_What needs to be done_
What you return must be the lines of the data that hold the word "sample".

Stored data
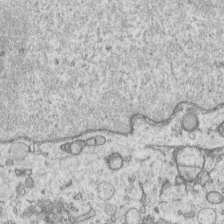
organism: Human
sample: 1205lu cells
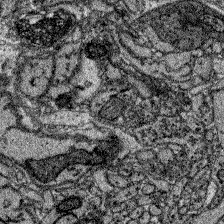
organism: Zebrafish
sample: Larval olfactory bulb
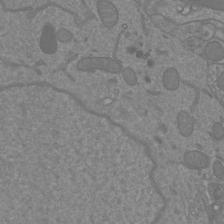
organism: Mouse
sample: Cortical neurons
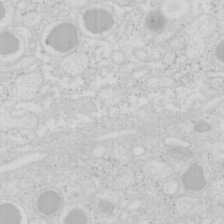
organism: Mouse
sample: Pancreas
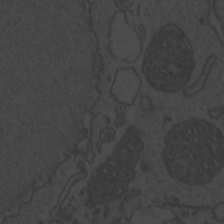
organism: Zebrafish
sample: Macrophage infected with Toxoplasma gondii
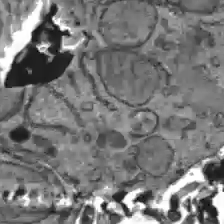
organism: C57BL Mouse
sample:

--

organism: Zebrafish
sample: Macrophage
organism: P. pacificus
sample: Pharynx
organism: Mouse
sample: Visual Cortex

==

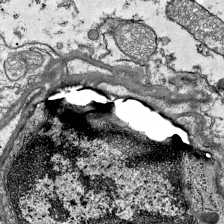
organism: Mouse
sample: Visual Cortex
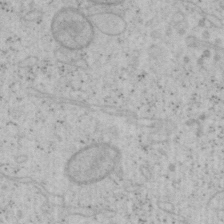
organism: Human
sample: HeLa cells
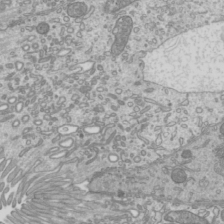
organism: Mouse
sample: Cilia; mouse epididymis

_Solution for this problem_
sample: 1205lu cells
sample: Larval olfactory bulb
sample: Cortical neurons
sample: Pancreas
sample: Macrophage infected with Toxoplasma gondii
sample:
sample: Macrophage
sample: Pharynx
sample: Visual Cortex
sample: Visual Cortex
sample: HeLa cells
sample: Cilia; mouse epididymis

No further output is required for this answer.